News and Press Releases


May 5, 2005

EDWARD TEZAK, age 45, a patent attorney from Snohomish, Washington and Sheridan, Montana, entered a guilty plea yesterday in federal court in Seattle to wire fraud and money laundering. Four other defendants previously pled guilty in this case: Terry Martin, a developer, J. David Smith, an attorney, John White, a banker, and Leslie Killingsworth, an engineer for the Holmes Harbor Sewer District.

The case was originally indicted in August of 2003. Trial was delayed several times due to its size and complexity.
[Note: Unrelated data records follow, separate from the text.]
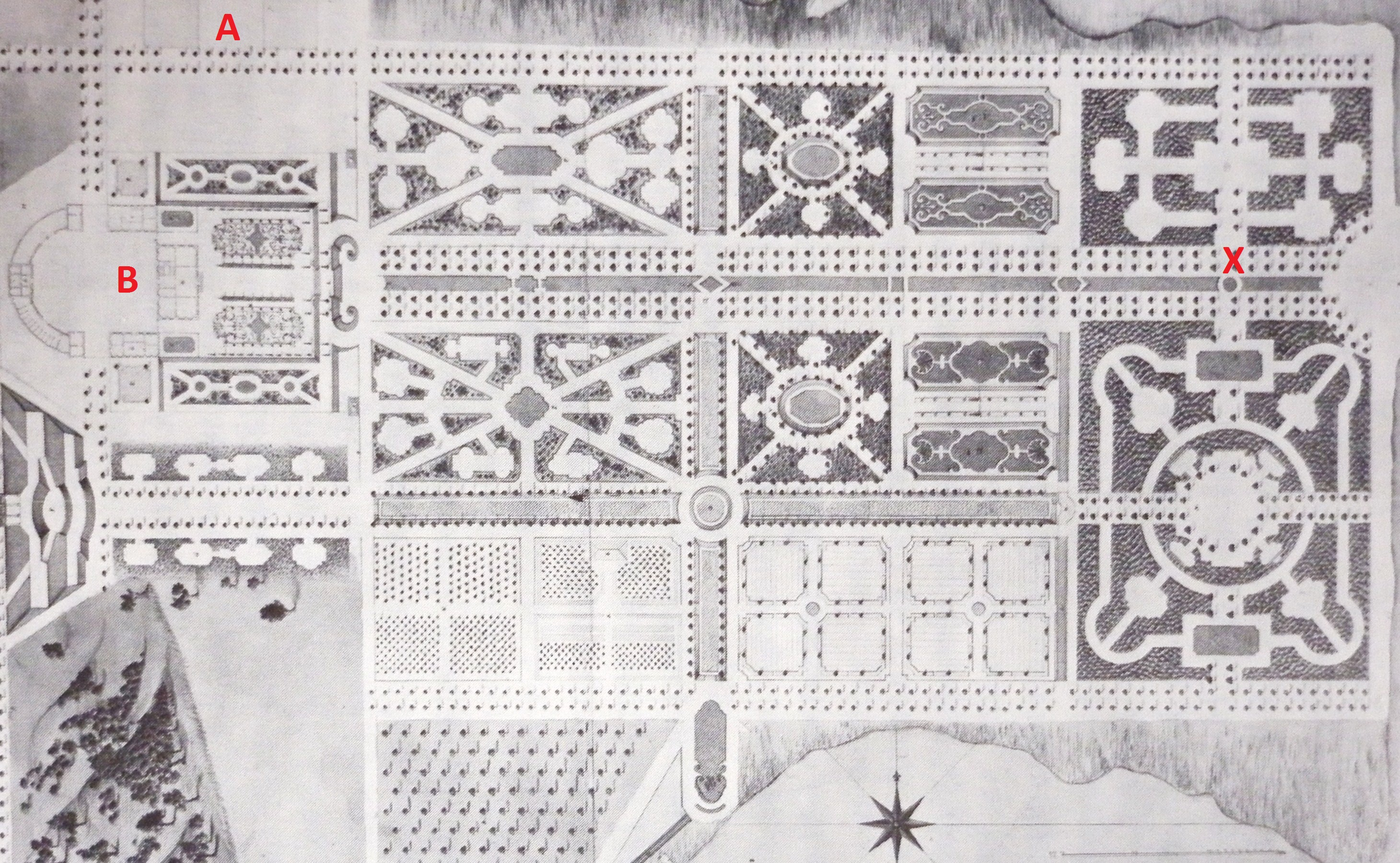 Gut Ascheberg, Stich 18. Jhd
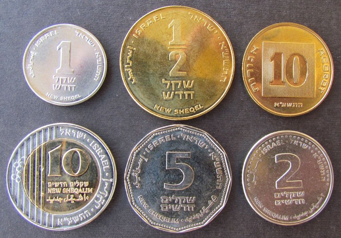 המטבעות החדשים של ישראל
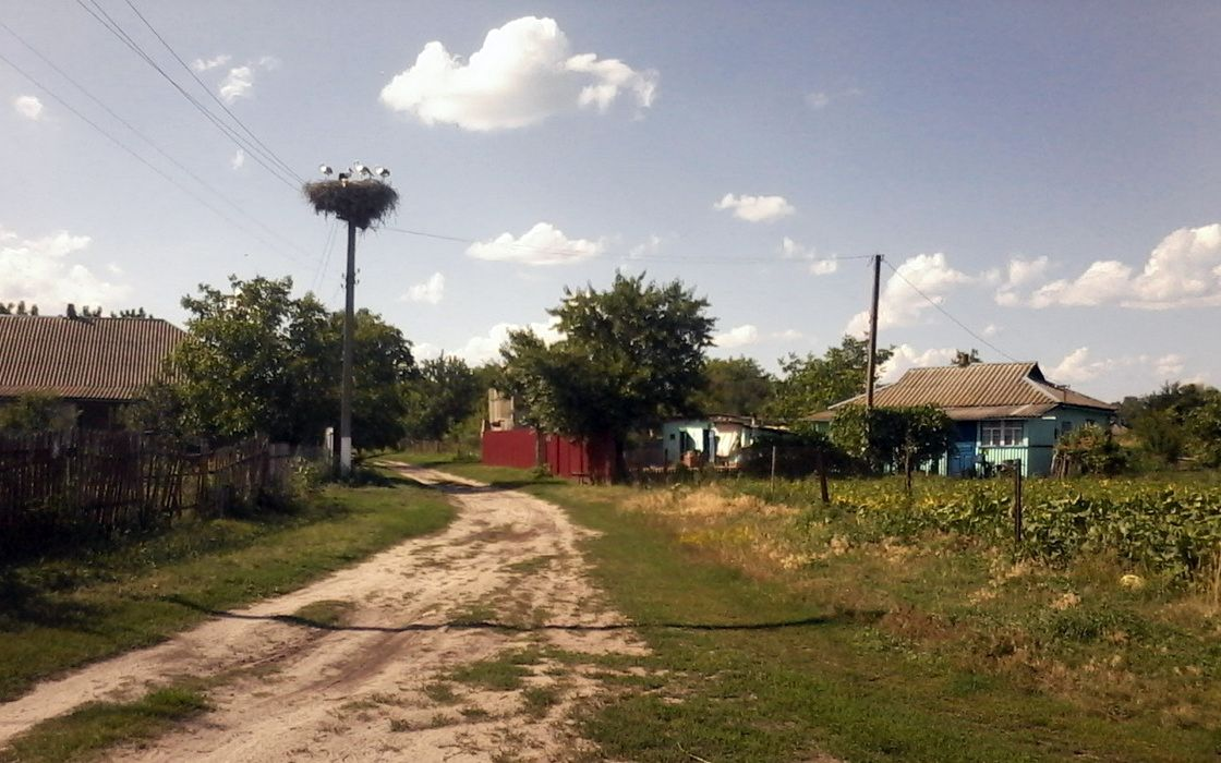 Село Верхня Мануйлівка, Козельщинський район, Полтавська область

Sentencing for TEZAK and three other defendants is scheduled to occur on June 17, 2005, before the Honorable United States District Judge Robert S. Lasnik.

This case arose from the issuance of $20 million in tax exempt municipal bonds by the Holmes Harbor Sewer District on Whidbey Island, Washington. A developer, Terry Martin, and his attorney, J. David Smith, persuaded the district to issue the bonds to build utilities, roads and drainage for a planned office park to be built near Paine Field, Everett, Washington. In connection with the bond issuance, Martin, Smith, John White, in his capacity as a banker, and Leslie Killingsworth, all made representations to the district and to bond purchasers concerning the underlying office project. Called the Silver Sound Corporate Center, they claimed it had been pre-leased to Microsoft and to a Texas company named R.A. King; that they had $63 million in committed loan funds to construct the facility and guarantee the bonds; they claimed Howard S. Wright Construction had a binding construction contract to build the facility; and they claimed permits were in place to begin construction upon issuance of the bonds. All of those representations, which were contained in the bond documents and relied upon by the broker dealers and about 250 investors, were fraudulent. There was no private financing, the construction contract was a forgery, there were no permits and there were no binding leases. In fact, Microsoft had no connection with the deal whatsoever.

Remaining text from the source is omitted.